SZSE Chairman Wu Lijun added:
Shenzhen Connect is a major policy initiative by the Central Government to promote reform and opening-up in the capital market. It is a top priority on Shenzhen Stock Exchange’s work agenda. Under the guidance of the regulators on both sides and with the joint efforts of the two stock exchanges and market participants, Shenzhen Connect has been making good progress. The Four-party Agreement is an important milestone which represents a consensus on the trading and clearing mechanisms between the two exchanges and two clearing houses. It is also the basis and pre-condition for various other agreements for the implementation of Shenzhen Connect. The successful signing of the Four-party Agreement underlines the achievements in our preparation for Shenzhen Connect, paving the way for the early launch of the initiative.”
ChinaClear General Manager Dai Wenhua concluded:
The signing of the Four-party Agreement is a new starting point to further and deepen our cooperation.

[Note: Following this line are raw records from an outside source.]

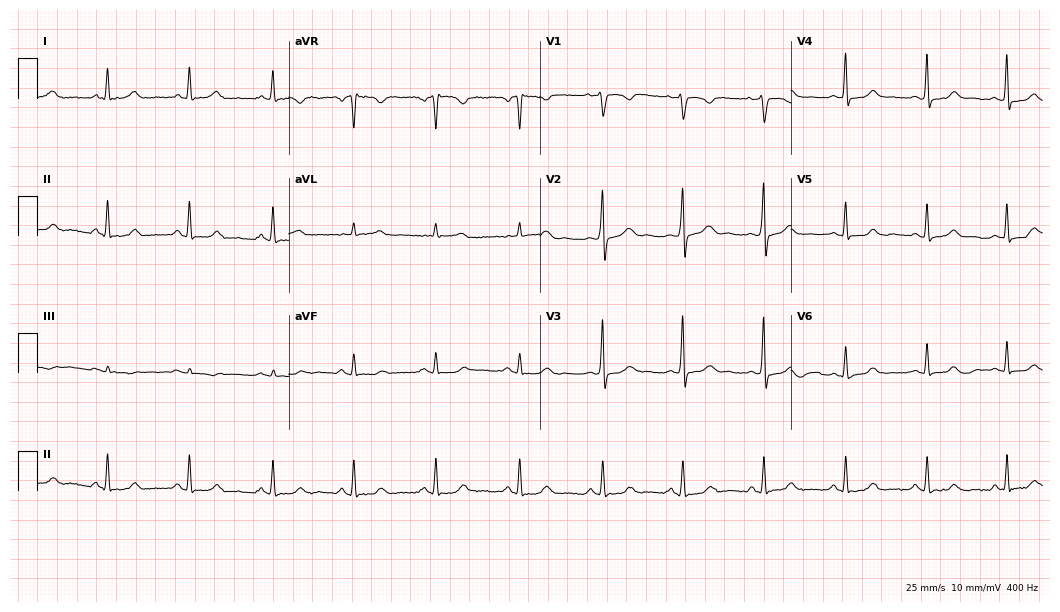
Resting 12-lead electrocardiogram. Patient: a female, 37 years old. Read as a normal ECG.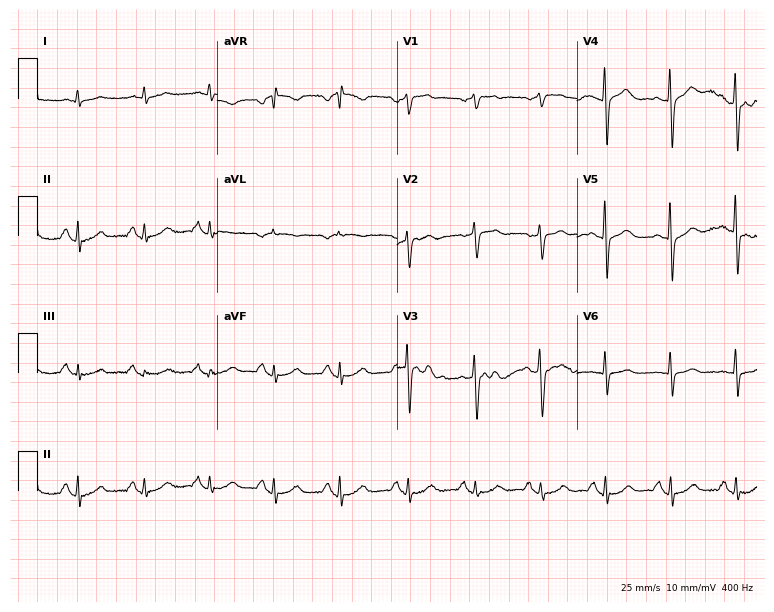
Resting 12-lead electrocardiogram (7.3-second recording at 400 Hz). Patient: a 70-year-old male. None of these six findings is recorded: first-degree AV block, right bundle branch block, left bundle branch block, sinus bradycardia, atrial fibrillation, sinus tachycardia. Only these six findings were labelled.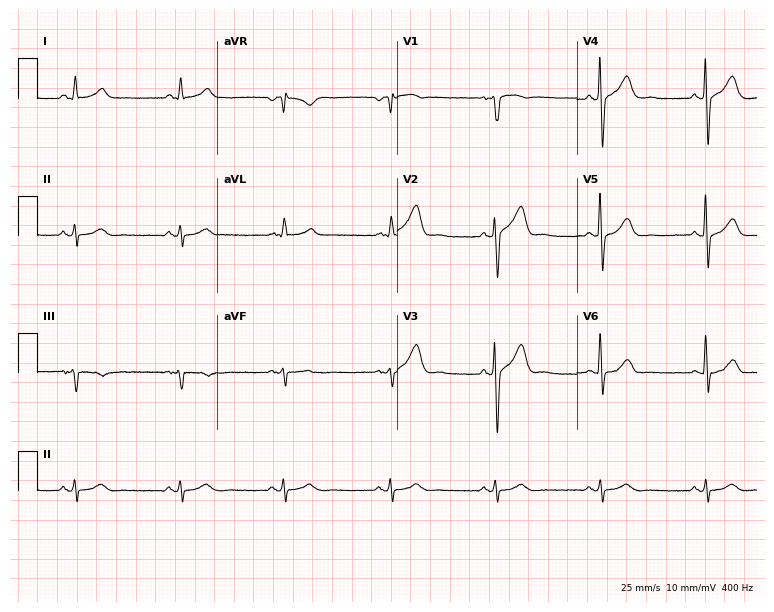
ECG (7.3-second recording at 400 Hz) — a 58-year-old male. Screened for six findings — first-degree AV block, right bundle branch block, left bundle branch block, sinus bradycardia, atrial fibrillation, sinus tachycardia — none is recorded. Other findings, if any, are not listed.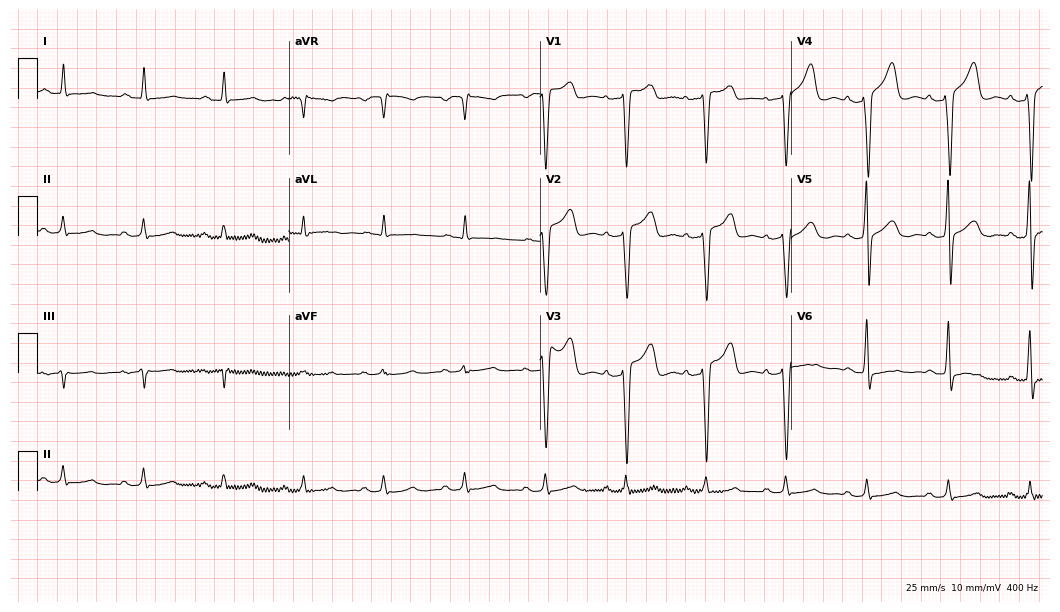
Resting 12-lead electrocardiogram (10.2-second recording at 400 Hz). Patient: a male, 69 years old. Read as a normal ECG.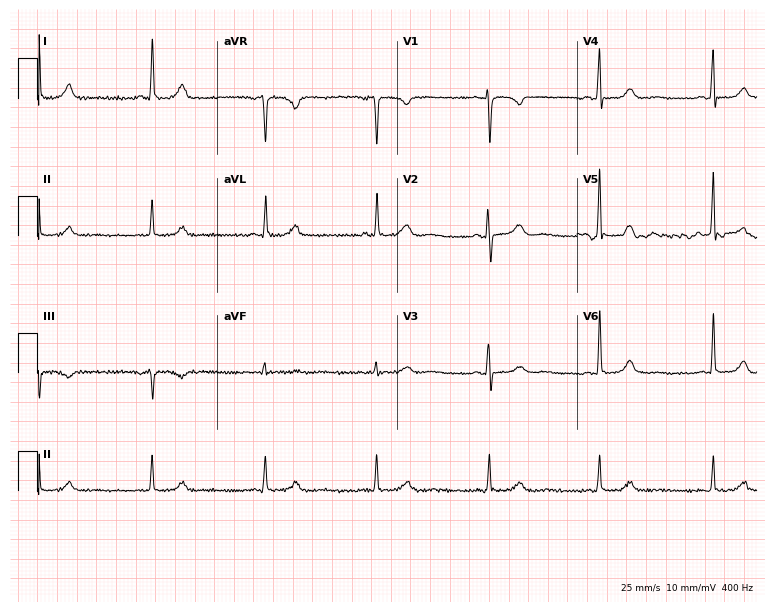
Resting 12-lead electrocardiogram (7.3-second recording at 400 Hz). Patient: a 59-year-old woman. Read as a normal ECG.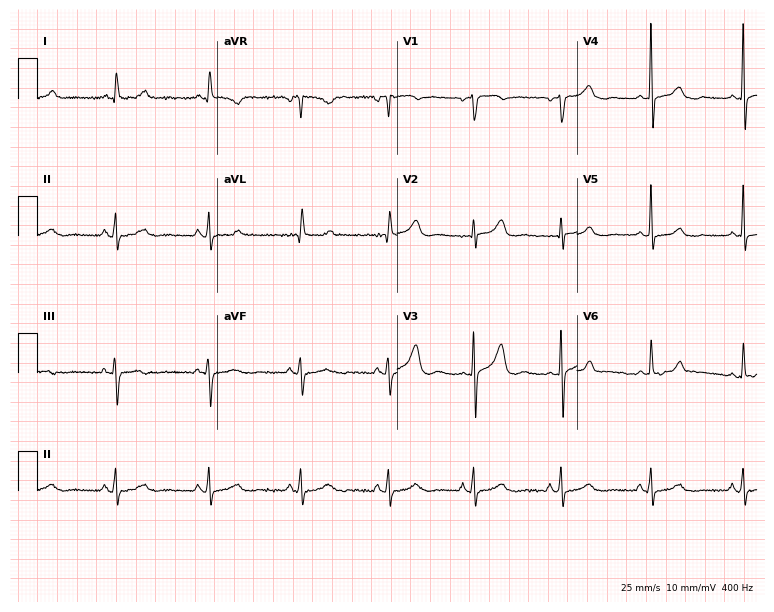
Resting 12-lead electrocardiogram. Patient: a female, 43 years old. Read as a normal ECG.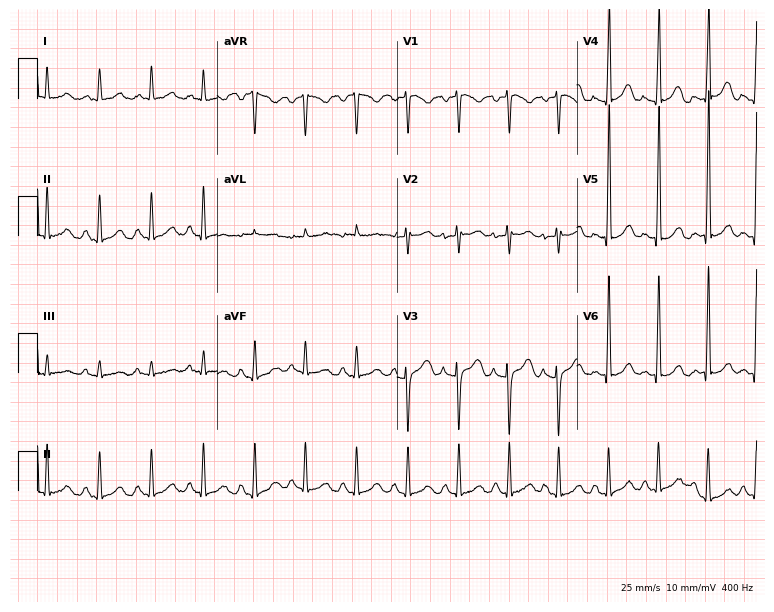
ECG — a female, 41 years old. Findings include sinus tachycardia (a sinus rate of 100 beats per minute or more).

As an important Financial Market Infrastructure supporting the Stock Connect programme of the Mainland and Hong Kong markets, ChinaClear will continue to optimise its risk management and emergency mechanism to provide safe, convenient and efficient depository and clearing services, and will support the smooth implementation and operation of Shenzhen Connect.”
HKEX expects the Hong Kong market should be ready for the implementation of Shenzhen Connect in the second half of November. However, the commencement of the programme is subject to market readiness and approval by the CSRC and SFC.